Sur la légalité de la décision portant obligation de quitter le territoire français :

5. D'une part, M. A réitère en appel son moyen tiré de l'insuffisance de motivation de la décision portant obligation de quitter le territoire français. Il y a lieu de l'écarter par adoption des motifs retenus par les premiers juges.

6. D'autre part, la circonstance que le contexte sanitaire, qui a suspendu les liaisons aériennes entre la France et l'Algérie, ne permettrait pas de déférer à l'obligation de quitter le territoire français est sans incidence sur la régularité de cette décision.

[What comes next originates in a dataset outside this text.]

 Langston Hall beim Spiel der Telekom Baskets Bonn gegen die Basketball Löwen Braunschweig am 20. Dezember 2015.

7. Il découle de tout ce qui précède que les conclusions de M. A tendant à l'annulation de l'arrêté du préfet de la Loire du 25 janvier 2021 ne peuvent être accueillies, ainsi que, par voie de conséquence, ses conclusions à fin d'injonction ou présentées sur le fondement des dispositions de l'article L. 761-1 du code de justice administrative.

DÉCIDE :

Article 1er : La requête de M. A est rejetée.

Article 2 : Le présent arrêt sera notifié à M. B A et au ministre de l'intérieur et des outre-mer. Copie en sera adressée au préfet du Rhône.

Délibéré après l'audience du 7 juillet 2022, à laquelle siégeaient :

* M. Pourny, président de chambre,

* M. Gayrard, président assesseur,

* M. Pin, premier conseiller.

Rendu public par mise à disposition au greffe le 28 juillet 2022.

Le rapporteur,

J-P. GayrardLe président,

F. Pourny

La greffière,

F. Abdillah

La République mande et ordonne au ministre de l'intérieur et des outre-mer en ce qui le concerne ou à tous commissaires de justice à ce requis en ce qui concerne les voies de droit commun contre les parties privées, de pourvoir à l'exécution de la présente décision.